At first I wondered if mod was particularly easy to implement at the binary level (would that even make a difference, regarding decisions about what should be a "fundamental" operator and what shouldn't?) but it seems not to be. Is it just much more commonly used in programming than I think?

Best Answer

I am sure it is common because many CPU architectures implement modulus as a second output of the integer divide instruction.

I don't recall it being present in 1970s CPUs (6800, 8080, Z80, 1604, etc.), but by the 1980s, the Intel 8086 and 8088, as well as the Motorola 6809 had it.
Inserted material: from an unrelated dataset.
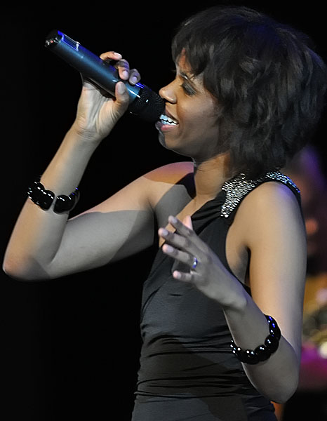 Kellylee Evans, canadian jazz vocalist, 2011

The PDP-11 instruction architecture specified DIV producing a quotient and a remainder from the beginning (1970), though the MUL and DIV instructions were not present on early designs, but could be transparently emulated by an "instruction not implemented trap" and implemented with a handler that did bit twiddling. Probably the PDP-11 feature encouraged the very first edition of the C language providing the % feature. (Ever notice how a percent sign has a slash in it? That makes it a cleverish choice for a division related operator.)

The presence of modulus in C alone can probably explain its presence in all modern languages. C has a very large family of descendants and was otherwise quite influential.